Basaseachic Falls National Park is a national park located in the western side of the state of Chihuahua in the heart of the Sierra Madre Occidental mountain range.  The park is named after Basaseachic Falls (Cascada de Basaseachic) the second tallest waterfall in Mexico with a height of 246 meters (853 ft). Basaseachic Falls empties into Candameña Canyon (Barranca de Candameña)  which was carved by the Basaseachic River over millions of years. The park is known for its pine-oak forest, rock formations, and scenic views from high cliffs. Cliffs in the park reach an impressive height of 1,640 meters (5,380 ft).

History

Basaseachic Falls were discovered by Europeans sometime in the 18th century, becoming one of the most popular tourist attraction of the state of Chihuahua. The area of the present-day national park was inhabited by Tarahumara prior to the Spanish Colonial period. The etymology of the name "Basaseachic" originates from the Tarahumara language, Rarámuri meaning "place of the waterfall".

The first known European settlement in the area was Misión de Tomochi near the town of Cajurichi which was under the legal jurisdiction of the mission.  After the 18th century, the area attracted many settlers because of the discovery of abundant natural resources like minerals and high-quality wood.

Basaseachic Falls National Park was created by the Mexican federal government on February 2, 1981, by decree under president Jose Lopez Portillo.

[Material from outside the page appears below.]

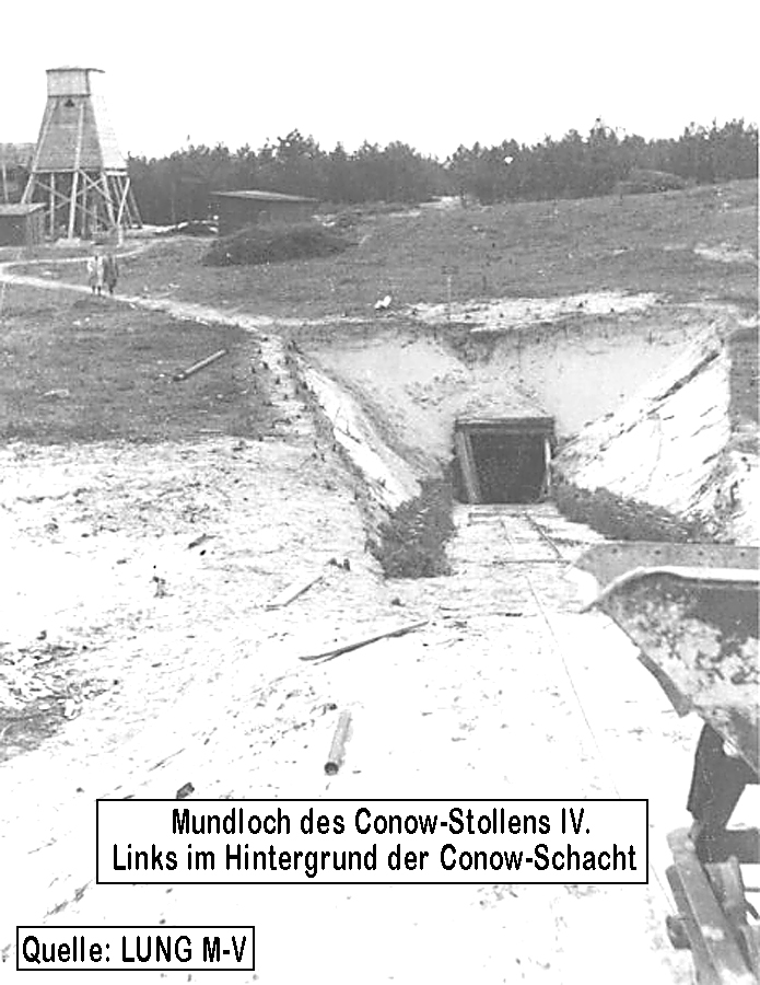 Mundloch des Conow-Stollens IV

The park was defined to 5,803 hectares (14,340 acres) in the Sierra Madre Occidental along the surrounding area of the Basaseachic Falls and Barranca de Candameña.

Geography

The park is located in the subdivision of the Sierra Madre Occidental known as Sierra Tarahumara, near the municipality of Ocampo, Chihuahua. The dramatic topology was created by deep tectonic plate movements causing large fractures and rising rifts. The violent movement of the terrain resulted in deep canyons and high mountains. The present-day topology has been changed over thousands of years by wind erosion and the Basaseachic River.

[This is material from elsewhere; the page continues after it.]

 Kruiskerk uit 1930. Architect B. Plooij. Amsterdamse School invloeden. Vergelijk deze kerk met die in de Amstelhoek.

The vertically pronounced walls of the Candameña Canyon can reach a height of 1,640 meters (5,380 ft); Candameña Canyon is known as one of the deepest canyons in the Sierra Tarahumara. The park includes two rivers: Duraznos River and Basaseachic River; both rivers feed into Basaseachic Falls that empties into the Candameña Canyon finally ending in the Candameña River.

Climate

The climate in the park changes depending on the elevation of the terrain. There are many microclimates in the park due to the different terrain. According to Köppen climate classification the following climates occur in the park.

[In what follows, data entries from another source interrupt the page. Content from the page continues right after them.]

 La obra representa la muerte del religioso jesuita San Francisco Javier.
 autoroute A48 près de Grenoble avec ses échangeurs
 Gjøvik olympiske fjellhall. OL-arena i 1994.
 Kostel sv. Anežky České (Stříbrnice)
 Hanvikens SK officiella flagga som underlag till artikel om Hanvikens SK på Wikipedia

Under 700 meters (2,296 ft) above sea level: BSh Semi-arid climate  with annual average minimum of 17 °C (63 °F) and maximum of 39 °C (103 °F). With a wet season in the late summer and fall.
From 700-1,300 meters (2,296-4,265 ft) above sea level: Cw'a Humid Subtropical climate with a high annual temperature reaching near 29 °C (84 °F) in the summer with a winter dry season mild temperatures rarely falling below  0 °C (32 °F). Monsoons come in the late summer and into the fall with an average 50 cm (20 in).
From 1,300-1,700 meters (4,265-7,218 ft) above sea  level: Cfa Humid Subtropical climate has warm humid summers and an average summer temperature of  20 °C (68 °F). The summer average precipitation is 70 cm (28 in) mostly in the months of: July, August, and September. From November to March there are many rainstorms and snowstorms caused by high elevation and prominent cold fronts.  Winter temperatures can reach a low of -16 °C (3 °F).
From 2,200-2,800 meters (7,217-9,186 ft) above sea level:Dfa Humid Continental climate has warm summers reaching a maximum temperature of 28 °C (82 °F) and summer lows of 10 °C (50 °F). Heavy rainstorms are observed from July to September.  Winters are cold reaching a maximum low of -20 °C (-4 °F) and a maximum high of -8 °C (17 °F). During the winter months, many snowstorms are observed with typically 1 meter (~3 ft) of snow per season.
Over 2,800 meters (9,186 ft) above sea level: Dfb Humid Continental climate is found only in the extremely high elevations of the peaks of the Sierra Madre Occidental. Summers are cool with temperatures rarely reaching 25 °C (77 °F) and summer lows fall below 10 °C (50 °F) regularly. There are heavy rainstorms from June to October. Winters are very cold with maximum high reaching 0 °C (32 °F) and reaching a maximum low of -31 °C (-24 °F). Winter snowstorms with high winds are common and typically over 1 meter (~3 ft) of snow per season.

Flora and fauna

The park has a great diversity in flora found in Northern Mexico. One of the factors that allows the park to have such a great variety of flora is due to the large number of microclimates found in the park due to dramatic terrain. The flora in the park like that found throughout the Sierra Madre Occidental mountain range varies with elevation. Pine (Pinus) and oak (Quercus) species are usually found at an elevation of 2,000 meters (6,560 ft) above sea level. The park contains 92 species of conifers and 76 species of oaks.  A large number of flora species in the following genus are observed in the park: Pinus, Quercus, Ficus, Vachellia, Ipomoea, Acacia, Lysiloma, Bursera, Vitex, Tabebuia, Sideroxylon, Cordia, Fouquieria, Pithecellobium.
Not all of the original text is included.